Maternal mortality rates are on the rise for all races in the United States and are strongly affected by the health of a woman before she conceives, a Texas advisory committee to the U.S Commission on Civil Rights reports.
The Texas Advisory Committee gathered testimony from October 2024 to February 2025 and released its report on August 6.
“The United States has one of the highest maternal mortality rates in the developed world, and Texas has one of the highest rates among the states,” wrote committee chair Merrill Matthews in the Executive Summary.
In June 2024, the Texas committee of liberal- and conservative-leaning volunteers decided to probe the role of racial disparities in maternal mortality rates, which the report says are now at 17.6 deaths per 100,000, nationally.
Rise in White Mortality
Black women in Texas are three times more likely to die during pregnancy and immediately after birth, but that statistic is improving, states the report.
“The gap between Black and White maternal mortality rates has narrowed in recent years, but troublingly, this is due to increased maternal mortality rates among White mothers, not improvements in maternal mortality for Black mothers,” states the report.

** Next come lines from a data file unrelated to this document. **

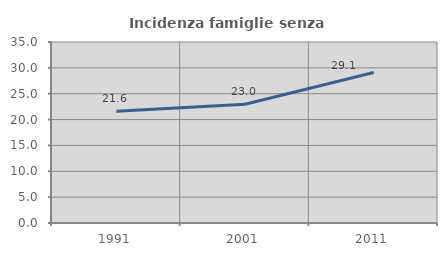
| Category | Incidenza famiglie senza nuclei |
|---|---|
| 1991.0 | 21.605 |
| 2001.0 | 22.977 |
| 2011.0 | 29.11 |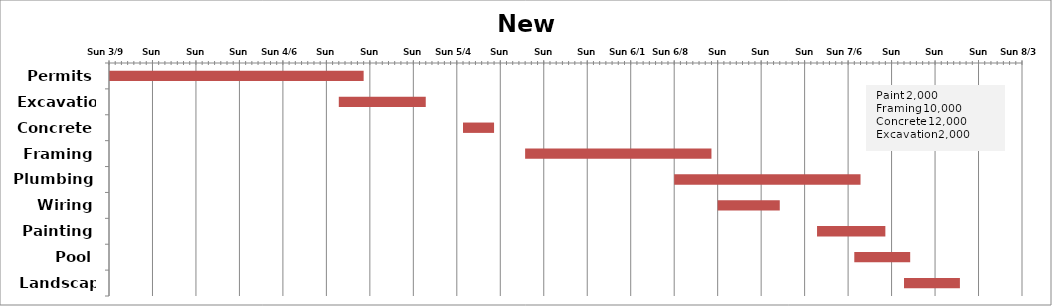
| Category | Start Date | Duration |
|---|---|---|
| Permits | 2014-03-09 | 41 |
| Excavation | 2014-04-15 | 14 |
| Concrete | 2014-05-05 | 5 |
| Framing | 2014-05-15 | 30 |
| Plumbing | 2014-06-08 | 30 |
| Wiring | 2014-06-15 | 10 |
| Painting | 2014-07-01 | 11 |
| Pool | 2014-07-07 | 9 |
| Landscape | 2014-07-15 | 9 |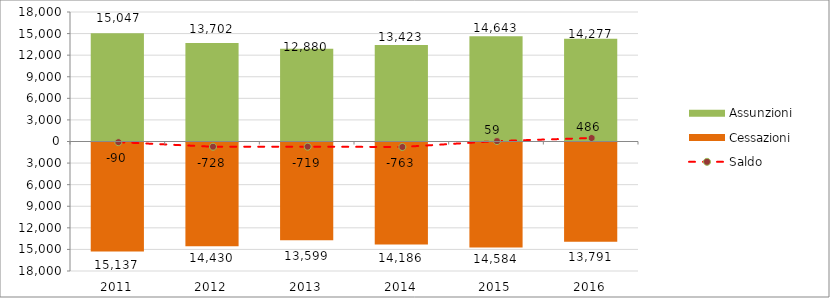
| Category | Assunzioni | Cessazioni |
|---|---|---|
| 2011.0 | 15047 | -15137 |
| 2012.0 | 13702 | -14430 |
| 2013.0 | 12880 | -13599 |
| 2014.0 | 13423 | -14186 |
| 2015.0 | 14643 | -14584 |
| 2016.0 | 14277 | -13791 |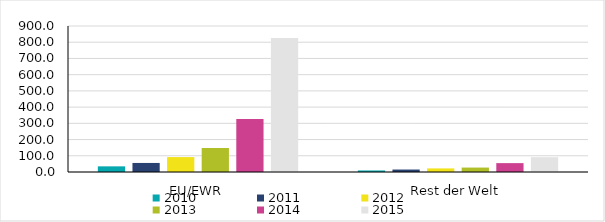
| Category | 2010 | 2011 | 2012 | 2013 | 2014 | 2015 |
|---|---|---|---|---|---|---|
| EU/EWR | 34.839 | 55.762 | 91.878 | 148.087 | 326.775 | 826.153 |
| Rest der Welt | 9.567 | 15.2 | 22.111 | 27.331 | 54.737 | 91.299 |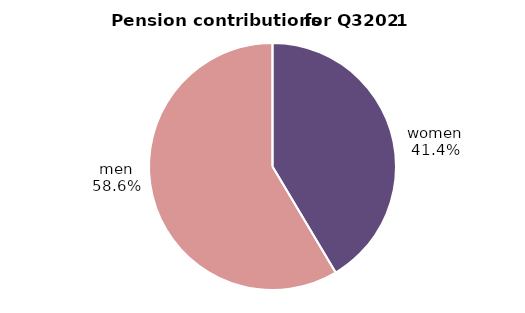
| Category | Series 0 |
|---|---|
| women | 41.936 |
| men | 59.243 |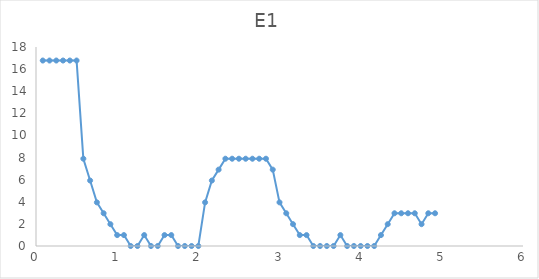
| Category | E1 |
|---|---|
| 0.08333333333333333 | 16.776 |
| 0.16666666666666666 | 16.776 |
| 0.25 | 16.776 |
| 0.3333333333333333 | 16.776 |
| 0.4166666666666667 | 16.776 |
| 0.5 | 16.776 |
| 0.5833333333333334 | 7.895 |
| 0.6666666666666666 | 5.921 |
| 0.75 | 3.947 |
| 0.8333333333333334 | 2.961 |
| 0.9166666666666666 | 1.974 |
| 1.0 | 0.987 |
| 1.0833333333333333 | 0.987 |
| 1.1666666666666667 | 0 |
| 1.25 | 0 |
| 1.3333333333333333 | 0.987 |
| 1.4166666666666667 | 0 |
| 1.5 | 0 |
| 1.5833333333333333 | 0.987 |
| 1.6666666666666667 | 0.987 |
| 1.75 | 0 |
| 1.8333333333333333 | 0 |
| 1.9166666666666667 | 0 |
| 2.0 | 0 |
| 2.0833333333333335 | 3.947 |
| 2.1666666666666665 | 5.921 |
| 2.25 | 6.908 |
| 2.3333333333333335 | 7.895 |
| 2.4166666666666665 | 7.895 |
| 2.5 | 7.895 |
| 2.5833333333333335 | 7.895 |
| 2.6666666666666665 | 7.895 |
| 2.75 | 7.895 |
| 2.8333333333333335 | 7.895 |
| 2.9166666666666665 | 6.908 |
| 3.0 | 3.947 |
| 3.0833333333333335 | 2.961 |
| 3.1666666666666665 | 1.974 |
| 3.25 | 0.987 |
| 3.3333333333333335 | 0.987 |
| 3.4166666666666665 | 0 |
| 3.5 | 0 |
| 3.5833333333333335 | 0 |
| 3.6666666666666665 | 0 |
| 3.75 | 0.987 |
| 3.8333333333333335 | 0 |
| 3.9166666666666665 | 0 |
| 4.0 | 0 |
| 4.083333333333333 | 0 |
| 4.166666666666667 | 0 |
| 4.25 | 0.987 |
| 4.333333333333333 | 1.974 |
| 4.416666666666667 | 2.961 |
| 4.5 | 2.961 |
| 4.583333333333333 | 2.961 |
| 4.666666666666667 | 2.961 |
| 4.75 | 1.974 |
| 4.833333333333333 | 2.961 |
| 4.916666666666667 | 2.961 |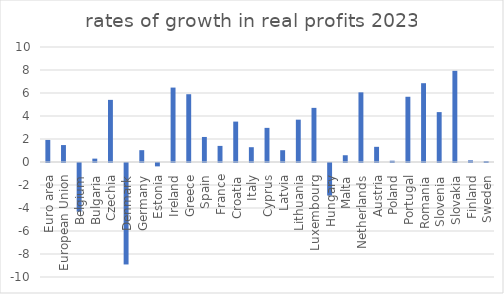
| Category | Series 0 |
|---|---|
| Euro area | 1.918 |
| European Union | 1.473 |
| Belgium | -4.234 |
| Bulgaria | 0.293 |
| Czechia | 5.403 |
| Denmark | -8.822 |
| Germany | 1.029 |
| Estonia | -0.293 |
| Ireland | 6.471 |
| Greece | 5.894 |
| Spain | 2.177 |
| France | 1.4 |
| Croatia | 3.513 |
| Italy | 1.286 |
| Cyprus | 2.968 |
| Latvia | 1.025 |
| Lithuania | 3.681 |
| Luxembourg | 4.707 |
| Hungary | -2.829 |
| Malta | 0.587 |
| Netherlands | 6.057 |
| Austria | 1.319 |
| Poland | 0.113 |
| Portugal | 5.672 |
| Romania | 6.852 |
| Slovenia | 4.339 |
| Slovakia | 7.927 |
| Finland | 0.144 |
| Sweden | 0.075 |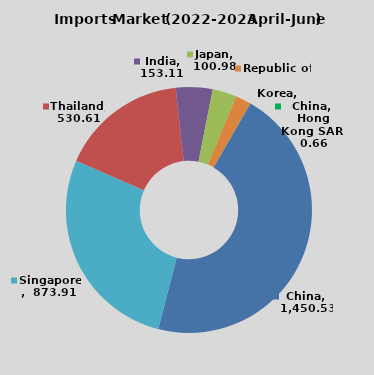
| Category | Series 0 |
|---|---|
| China | 1450.53 |
| Singapore | 873.91 |
| Thailand | 530.61 |
| India | 153.11 |
| Japan | 100.98 |
| Republic of  Korea | 64.69 |
| China, Hong Kong SAR | 0.66 |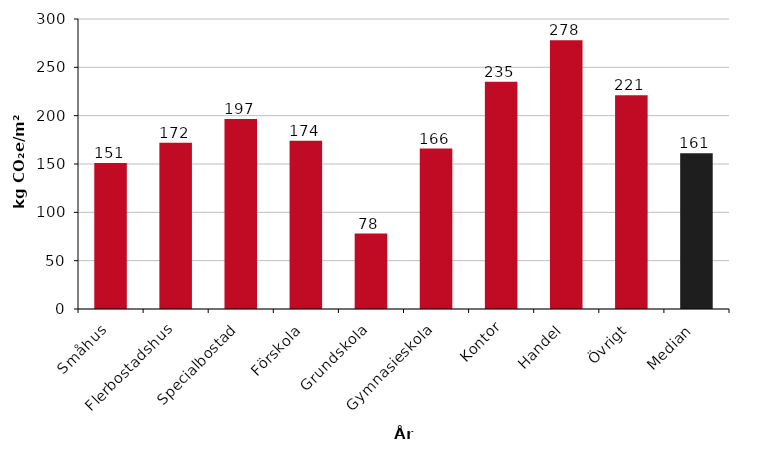
| Category | Median kg CO₂e/m² BTA |
|---|---|
| Småhus | 151 |
| Flerbostadshus | 172 |
| Specialbostad | 196.5 |
| Förskola | 174 |
| Grundskola | 78 |
| Gymnasieskola | 166 |
| Kontor | 235 |
| Handel | 278 |
| Övrigt | 221 |
| Median | 161 |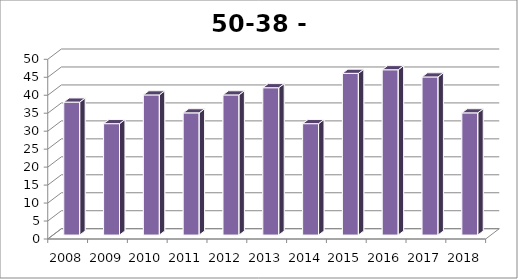
| Category | Hilvarenbeek |
|---|---|
| 2008.0 | 37 |
| 2009.0 | 31 |
| 2010.0 | 39 |
| 2011.0 | 34 |
| 2012.0 | 39 |
| 2013.0 | 41 |
| 2014.0 | 31 |
| 2015.0 | 45 |
| 2016.0 | 46 |
| 2017.0 | 44 |
| 2018.0 | 34 |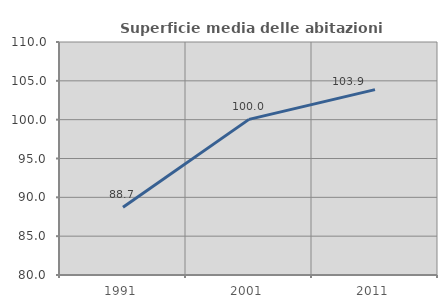
| Category | Superficie media delle abitazioni occupate |
|---|---|
| 1991.0 | 88.731 |
| 2001.0 | 100.037 |
| 2011.0 | 103.863 |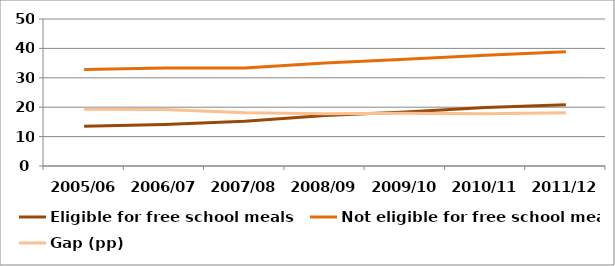
| Category | Eligible for free school meals | Not eligible for free school meals | Gap (pp) |
|---|---|---|---|
| 2005/06 | 13.5 | 32.8 | 19.3 |
| 2006/07 | 14.1 | 33.3 | 19.2 |
| 2007/08 | 15.2 | 33.3 | 18.1 |
| 2008/09 | 17.2 | 35 | 17.8 |
| 2009/10 | 18.4 | 36.3 | 17.9 |
| 2010/11 | 19.9 | 37.7 | 17.8 |
| 2011/12 | 20.8 | 38.9 | 18.1 |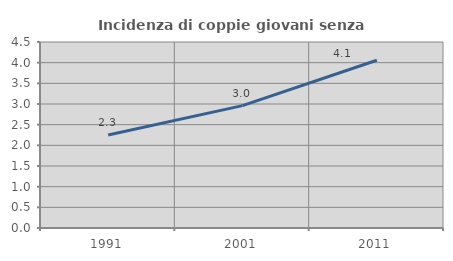
| Category | Incidenza di coppie giovani senza figli |
|---|---|
| 1991.0 | 2.251 |
| 2001.0 | 2.961 |
| 2011.0 | 4.059 |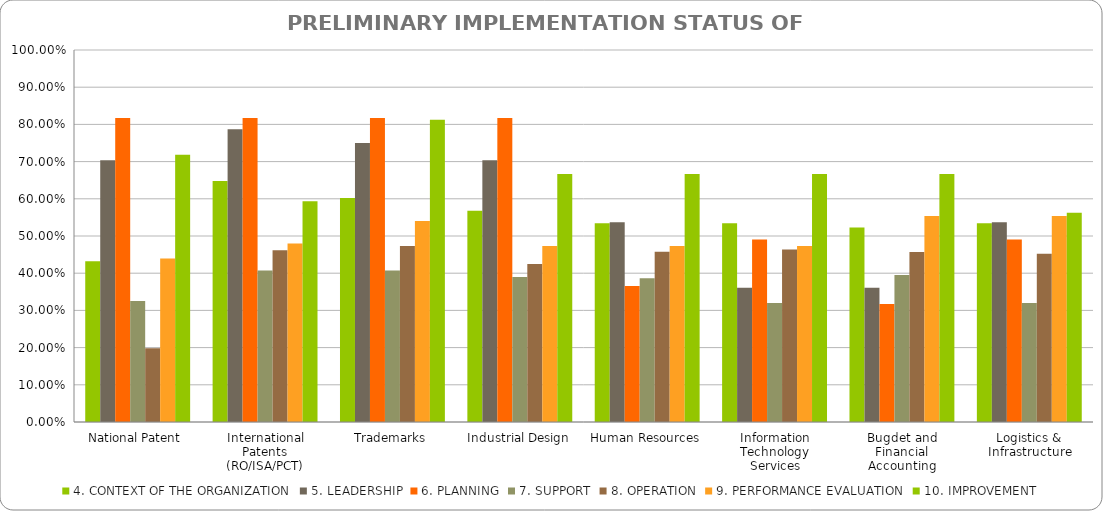
| Category | 4. CONTEXT OF THE ORGANIZATION | 5. LEADERSHIP | 6. PLANNING | 7. SUPPORT | 8. OPERATION | 9. PERFORMANCE EVALUATION | 10. IMPROVEMENT |
|---|---|---|---|---|---|---|---|
| National Patent  | 0.432 | 0.704 | 0.817 | 0.326 | 0.198 | 0.439 | 0.719 |
| International Patents (RO/ISA/PCT) | 0.648 | 0.787 | 0.817 | 0.407 | 0.462 | 0.48 | 0.594 |
| Trademarks | 0.602 | 0.75 | 0.817 | 0.407 | 0.473 | 0.541 | 0.812 |
| Industrial Design | 0.568 | 0.704 | 0.817 | 0.39 | 0.424 | 0.473 | 0.667 |
| Human Resources | 0.534 | 0.537 | 0.365 | 0.386 | 0.457 | 0.473 | 0.667 |
| Information Technology Services | 0.534 | 0.361 | 0.491 | 0.32 | 0.463 | 0.473 | 0.667 |
| Bugdet and Financial Accounting | 0.523 | 0.361 | 0.317 | 0.395 | 0.457 | 0.554 | 0.667 |
| Logistics & Infrastructure | 0.534 | 0.537 | 0.49 | 0.32 | 0.452 | 0.554 | 0.562 |

College-educated black women in Texas are as likely to die from pregnancy complications as black women without college degrees, says the report. Pregnancy-related mortality rates in Texas are highest for black women and Native American women. The rates were lowest among white and Hispanic women.
Big Role of Chronic Illness
The report used the World Health Organization’s definition of maternal mortality: deaths during pregnancy or within 42 days after a woman gives birth.
Preexisting health conditions before conception are a significant factor in explaining the racial disparities in mortality rates, accounting for nearly 80 percent of the gap between black and white mothers, the report says.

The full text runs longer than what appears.